Outliers: Meaning and Method To Find Them in Data.

An outlier is an observation that lies an abnormal distance from other values in a random sample from a population.
Causes of outlier.
The following are common of the causes of the existence of outlier in a data set:
- Data Entry Error - Human Error such as errors caused during data collection, recording, or entry.
- Data Processing Error - These are caused when manipulation or extraction of the data set is performed.
- Experimental Error - These errors are caused during data extraction or experiment planning or while performing an experiment.
Effect of outlier on a data set.
Outliers have a great impact on result of data analysis and statistical measures.
Some of the most common effects are:
- If the outliers are non-randomly distributed, they can decrease normality.
- It increases the error variance and reduces the power of statistical tests.
- They can cause bias and/or influence estimates.
- They can also affect the basic assumption of regression and other statistical models.
Method Of Finding Outliers
We can detect outliers easily in a data set with the help of five-number summary, which comprises the followings:
- Minimum
- First Quartile (Q1)
- Median
- Third Quartile (Q3)
- Maximum
Whenever we want to remove outliers, we have to define the Lower Fence and Higer Fence.
Minimum = Q1 - 1.5*IQR
Maximum = Q3+1.5*IQR
IQR (Interquartile Range) = Q3 - Q1
Q1 = 25%
Q3 = 75%
Let’s consider this data.
1, 2,2,2,3,3,4,5,5,5,6,6,6,6,7,8, 8, 9, 27
Step1
Find the value exists at Q1 = 25% and also Q3 = 75%
value = (percentile/100 ) * (n + 1)
n = 19
Q1 value= (25/100) * (19 + 1) th
Q1 value = 5 th
Steps2
Using the position number to find the value corresponds to it.
value: 1, 2,2,2,3,3,4,5,5,5,6,6,6,6,7,8, 8, 9, 27
Now take the value that likely fall in index of 5th
Therefore, Q1 value = 3
Q3 value= (75/100) * (19 + 1) th
Q3 value = 15th
Now take the value that likely fall in index of 15th
Therefore, Q3 value = 7
IQR = Q3 - Q1
IQR = 7 - 3
IQR = 4
Minimum = Q1–1.5*IQR
Minimum = 3 - 1.5 * 4
Minimum = -3
Maximum = Q3+1.5*IQR
Maximum = 7 + 1.5 * 4
Maxinum = 13
[-3 to 13] this means that any values below -3 and higher than 13 are considered an outlier.
We can also detect outliers in a data set with the help of python programming language.
A box plot is a standardized way of displaying the distribution of data based on a five-number summary (“minimum”, first quartile (Q1), median, third quartile (Q3), and “maximum”).
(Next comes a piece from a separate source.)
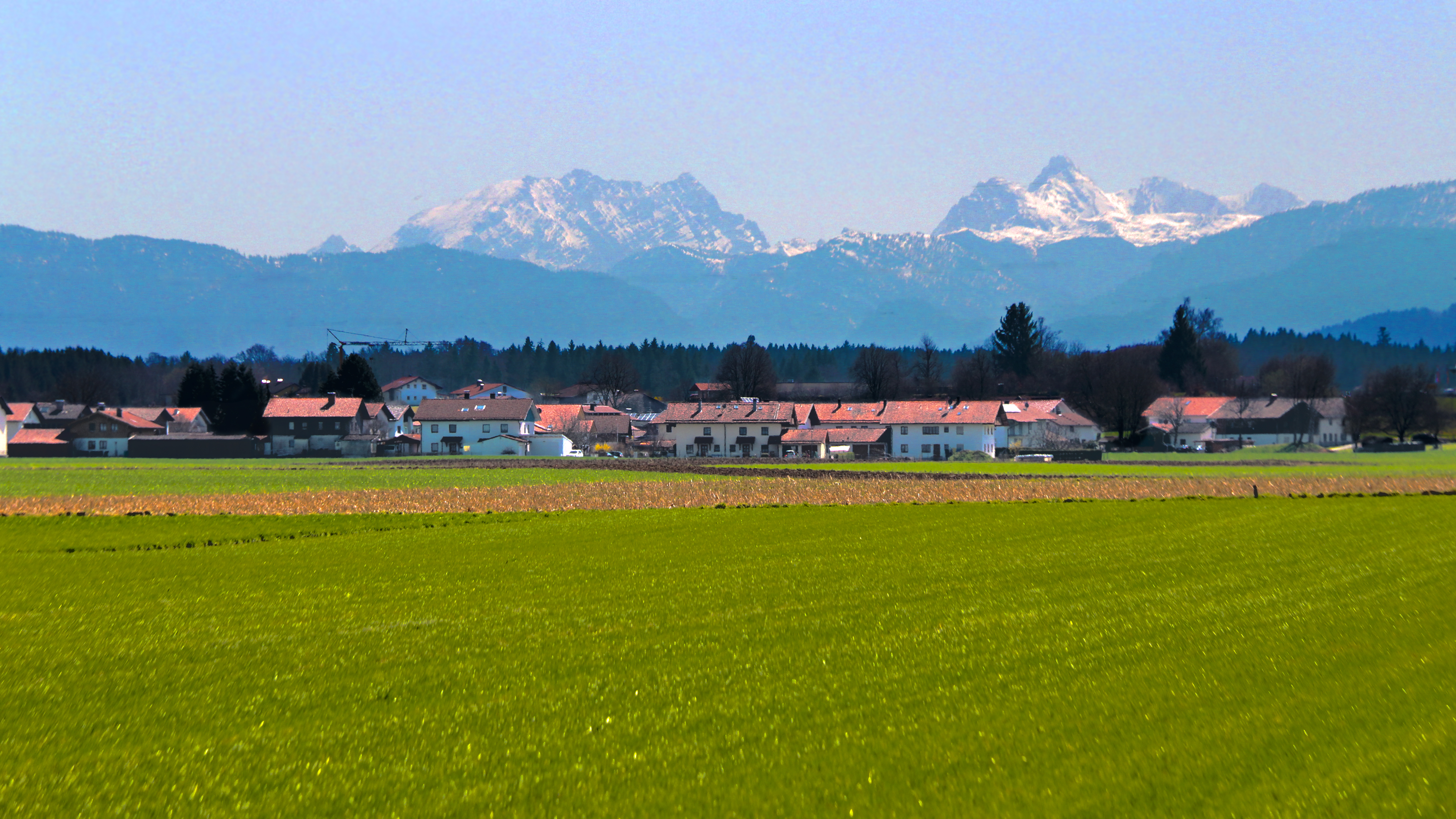 Aiging im Chiemgau mit den Alpen im Hintergrund von Herbstdorf aus gesehen.
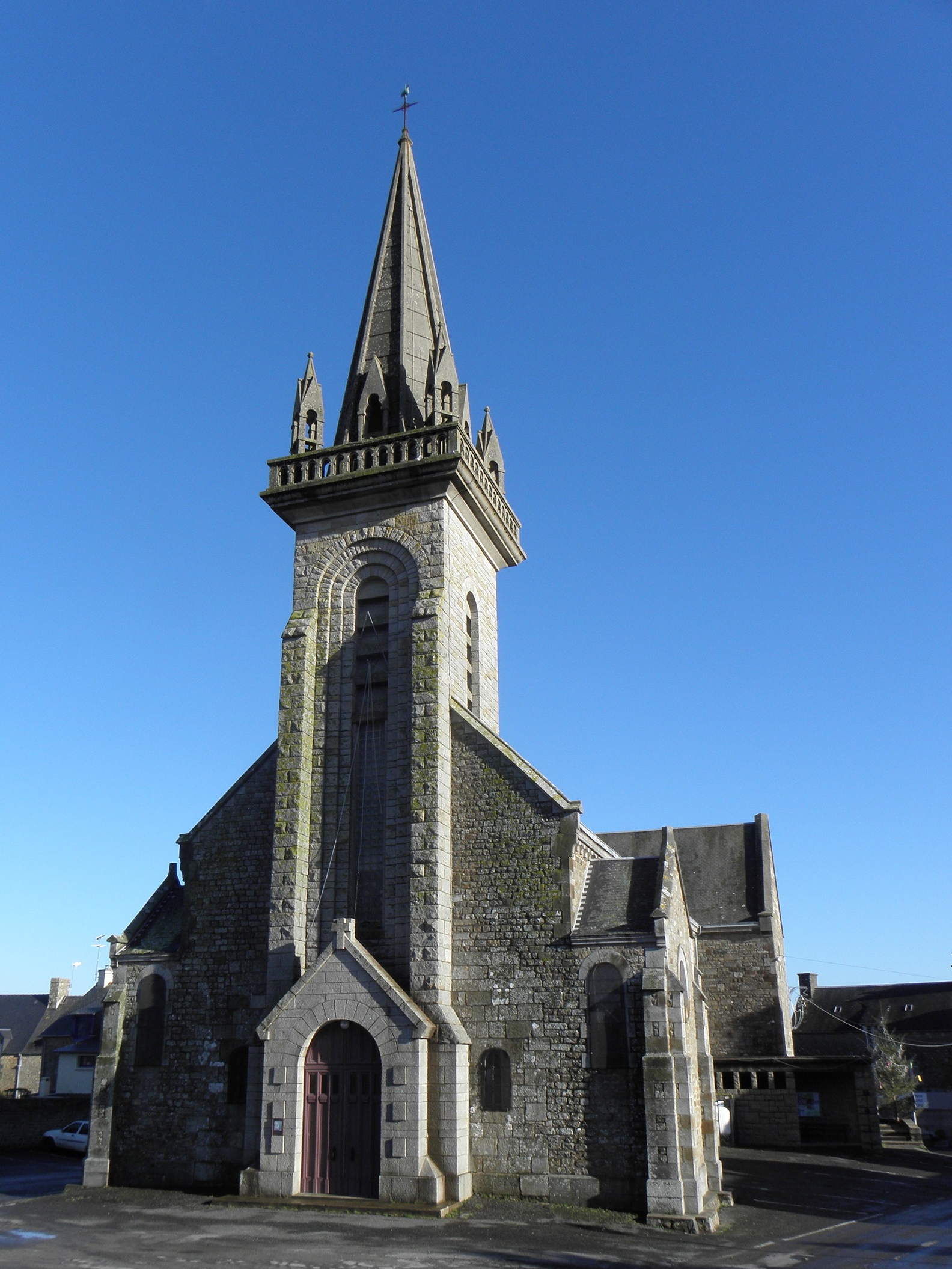 Église Saint-Martin-de-Tours de Roz-sur-Couesnon (35). Façade occidentale.

It can tell you about your outliers and what their values are. It can also tell you if your data is symmetrical, how tightly your data is grouped, and if and how your data is skewed.

# Import libraries
import matplotlib.pyplot as plt
import numpy as np
# Creating dataset
np.random.seed(10)
data = np.random.normal(100, 20, 200)
fig = plt.figure(figsize =(10, 7))
# Creating plot
plt.boxplot(data)
# show plot
plt.show()
Output:

The diagram let’s understand that any values below 60 and higher than 150 are considered as outliers.